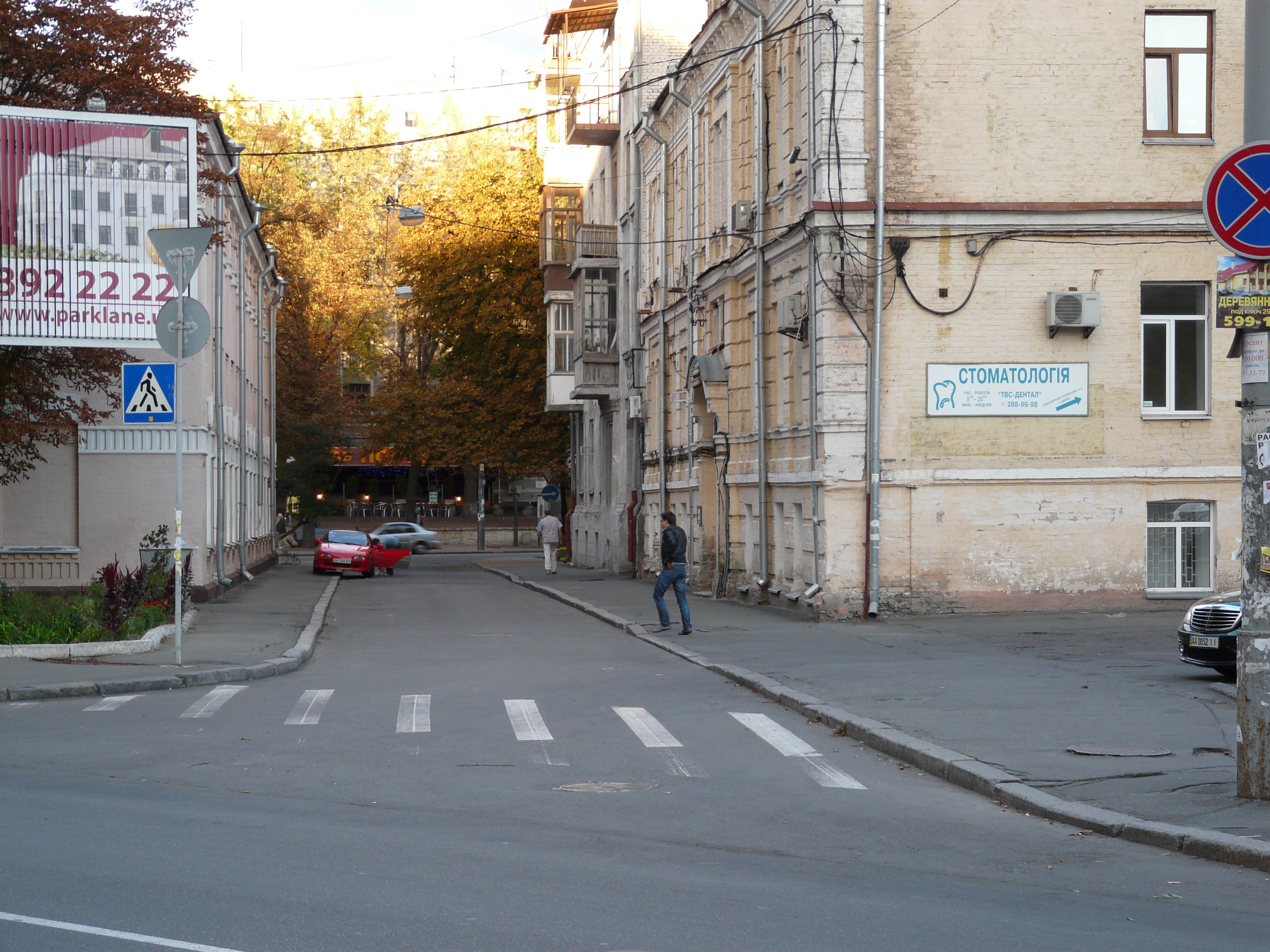 Інженерний провулок 2.jpg: Вигляд на Інженерний провулок у м. Києві з боку Московської вул.
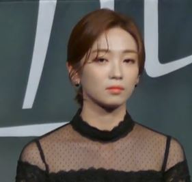 23일 오후 서울시 영등포구 타임스퀘어 아모리스홀에서 KBS W 새 수목드라마 '시간이 멈추는 그때' 제작발표회가 열렸다. 이날 김현중, 안지현, 인교진, 임하룡, 주석태 배우가 참석해 각자 맡은 배역에 대해 설명을 하고 있다.
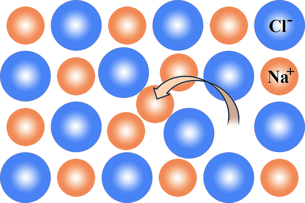 Дефект по Френкелю в кристалле NaCl
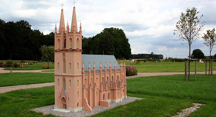 Klosterkirche Dobbertin, Detailgetreue Nachbildung im Landschaftspark SehLand - Göldenitz - Mecklenburg-Vorpommern.
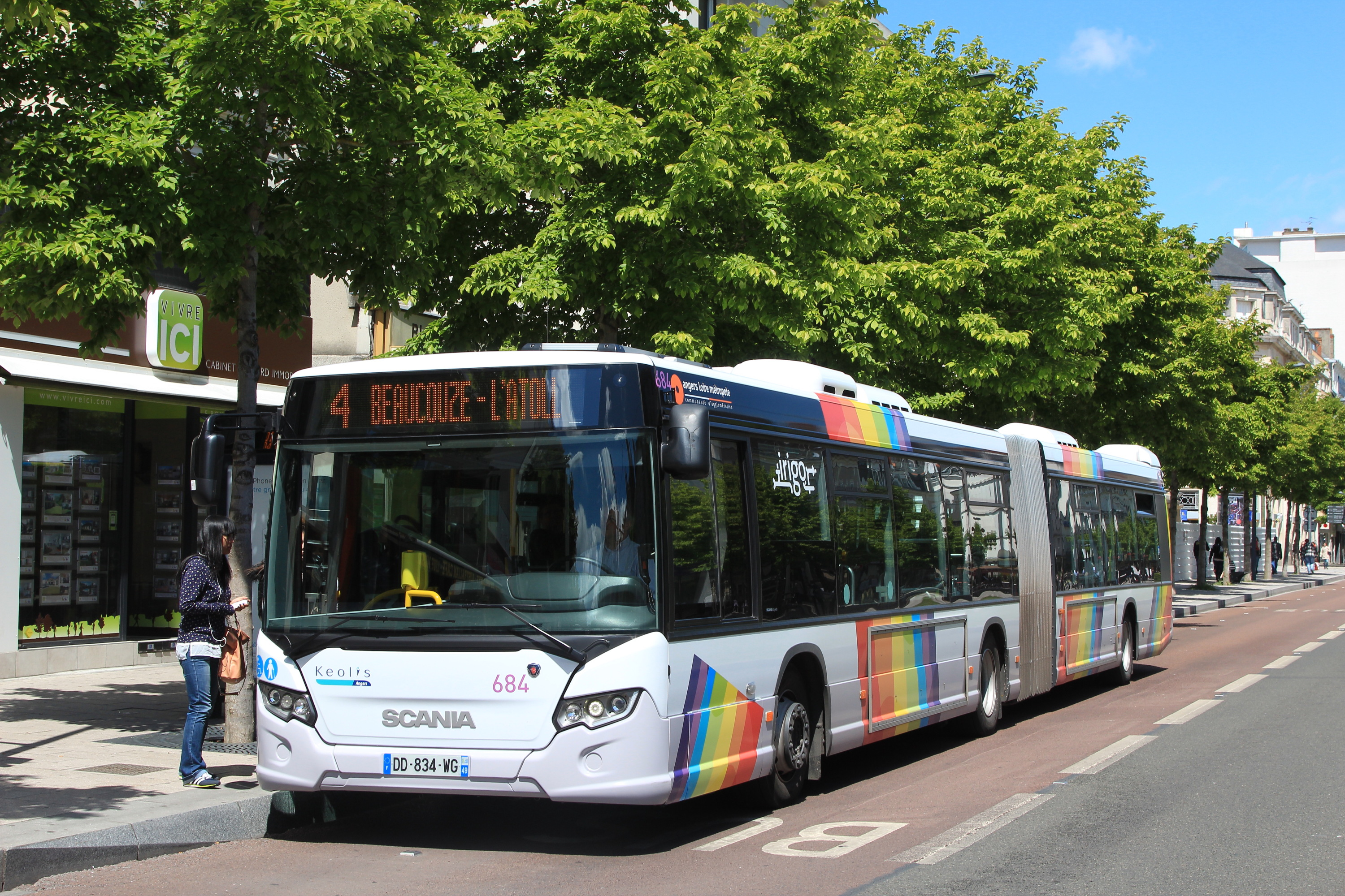 Le bus Scania Citywide articulé n°684 sur le boulevard du Maréchal Foch, dans le centre-ville d'Angers.
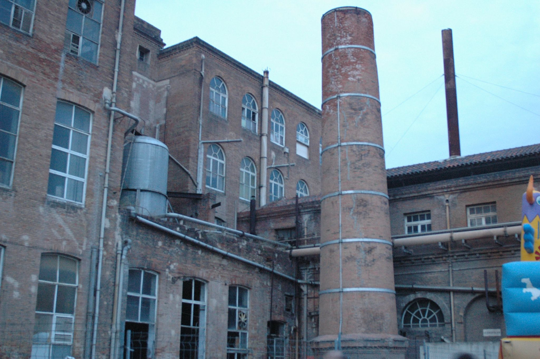 Fabra i Coats (districte de Sant Andreu). Novembre 200
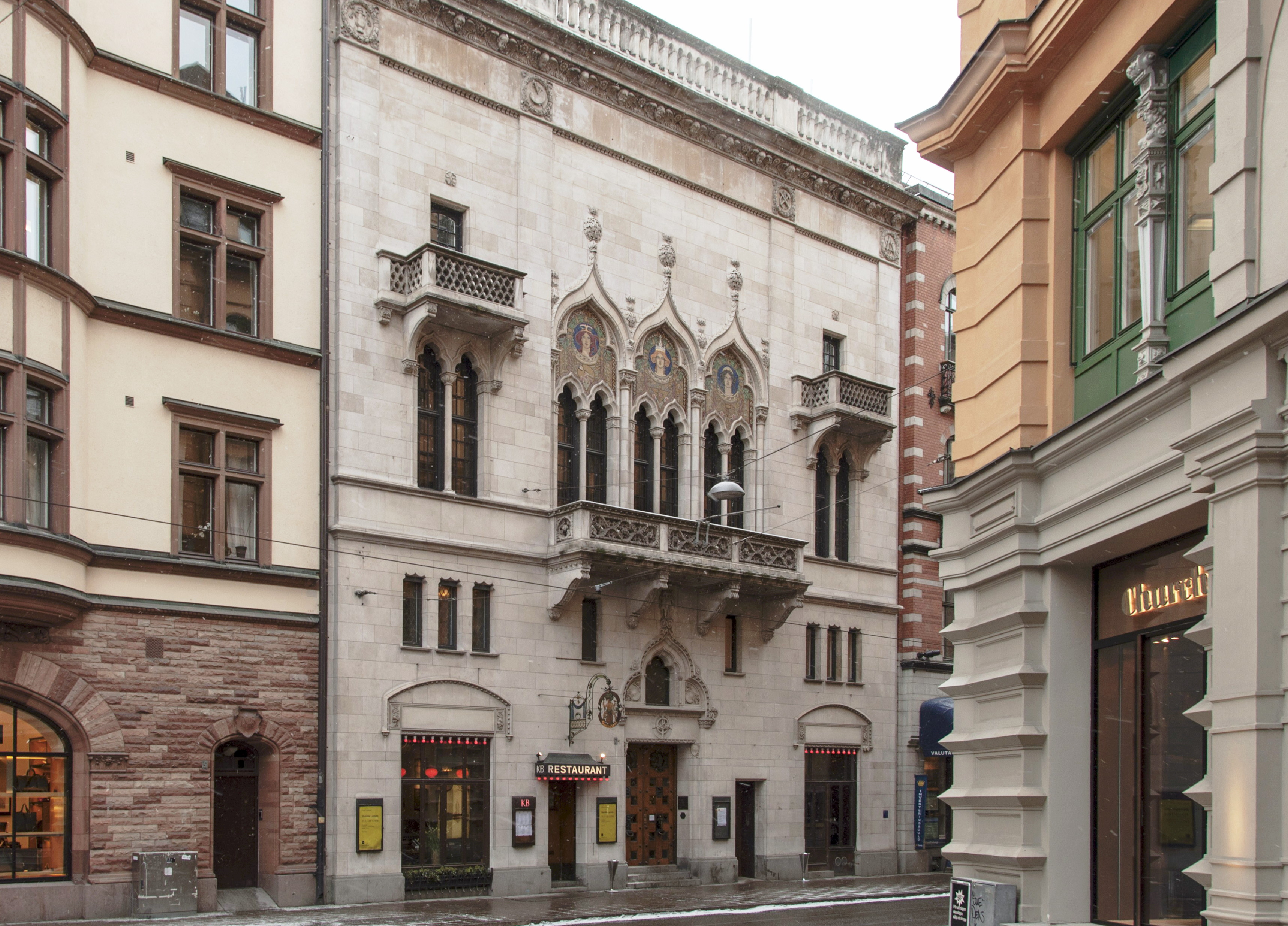 Konstnärshuset, kv. Skravelberget mindre 15, Smålandsgatan 7, Nybyggnadsår 1897 - 1898, Johan Sjöqvist (Byggmästare) Ludvig Peterson (Arkitekt) Styrelsen för Svenska Konstnärers Förening (Byggherre)
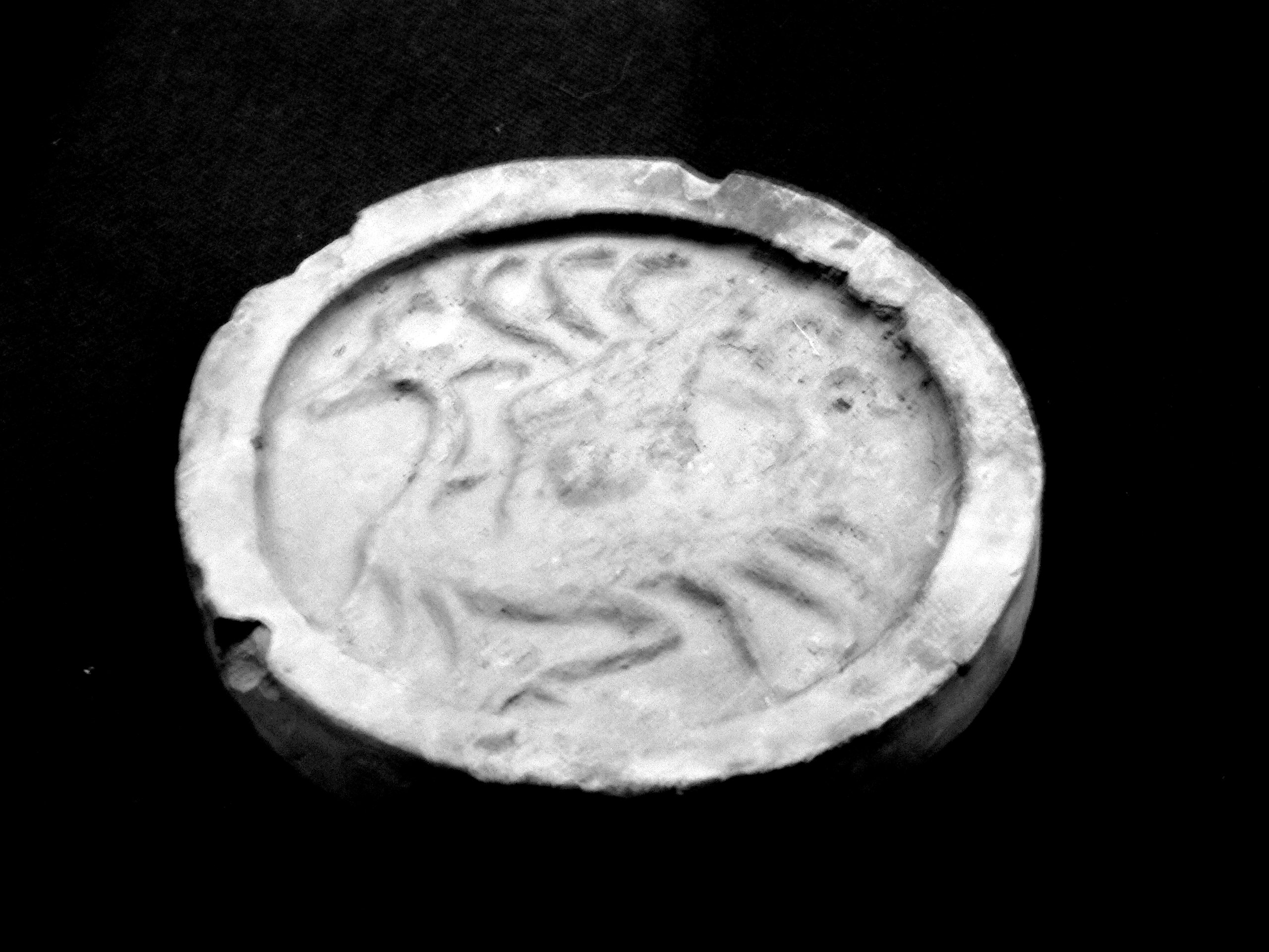 瓦当上的zh:朱雀 拍摄
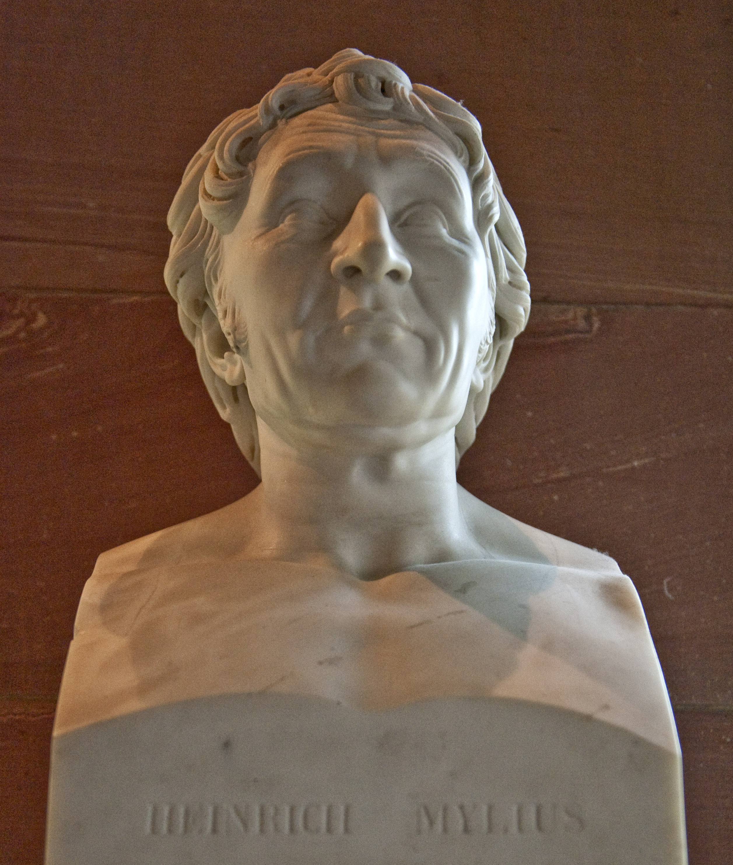 Heinrich Mylius (1769-1854), Förderer der senckenbergischen Lehre, erfolgreicher Kaufmann in Mailand, geboren in Frankfurt, Erbauer der Villa Mylius-Vigoni am Comer See, Namenspatron der Mylius-Straße in Frankfurt-Westend. Büste im Naturmuseum Senckenberg, Frankfurt.
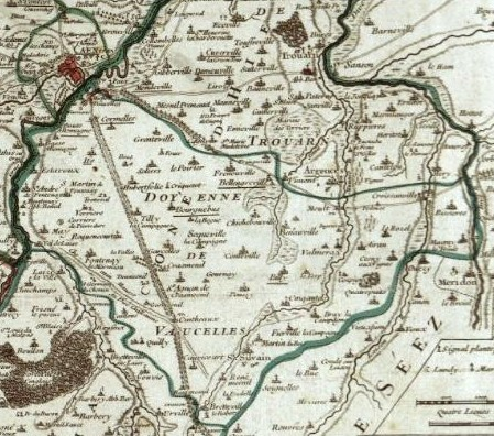 Carte des doyennés de Caen et de Vaucelles, extraite de la Carte topographique du diocèse de Bayeux

..........

§ Your instructions: Every line of the material above must be written out exactly, with no pictures.

§ Task result:
 Інженерний провулок 2.jpg: Вигляд на Інженерний провулок у м. Києві з боку Московської вул.
 23일 오후 서울시 영등포구 타임스퀘어 아모리스홀에서 KBS W 새 수목드라마 '시간이 멈추는 그때' 제작발표회가 열렸다. 이날 김현중, 안지현, 인교진, 임하룡, 주석태 배우가 참석해 각자 맡은 배역에 대해 설명을 하고 있다.
 Дефект по Френкелю в кристалле NaCl
 Klosterkirche Dobbertin, Detailgetreue Nachbildung im Landschaftspark SehLand - Göldenitz - Mecklenburg-Vorpommern.
 Le bus Scania Citywide articulé n°684 sur le boulevard du Maréchal Foch, dans le centre-ville d'Angers.
 Fabra i Coats (districte de Sant Andreu). Novembre 200
 Konstnärshuset, kv. Skravelberget mindre 15, Smålandsgatan 7, Nybyggnadsår 1897 - 1898, Johan Sjöqvist (Byggmästare) Ludvig Peterson (Arkitekt) Styrelsen för Svenska Konstnärers Förening (Byggherre)
 瓦当上的zh:朱雀 拍摄
 Heinrich Mylius (1769-1854), Förderer der senckenbergischen Lehre, erfolgreicher Kaufmann in Mailand, geboren in Frankfurt, Erbauer der Villa Mylius-Vigoni am Comer See, Namenspatron der Mylius-Straße in Frankfurt-Westend. Büste im Naturmuseum Senckenberg, Frankfurt.
 Carte des doyennés de Caen et de Vaucelles, extraite de la Carte topographique du diocèse de Bayeux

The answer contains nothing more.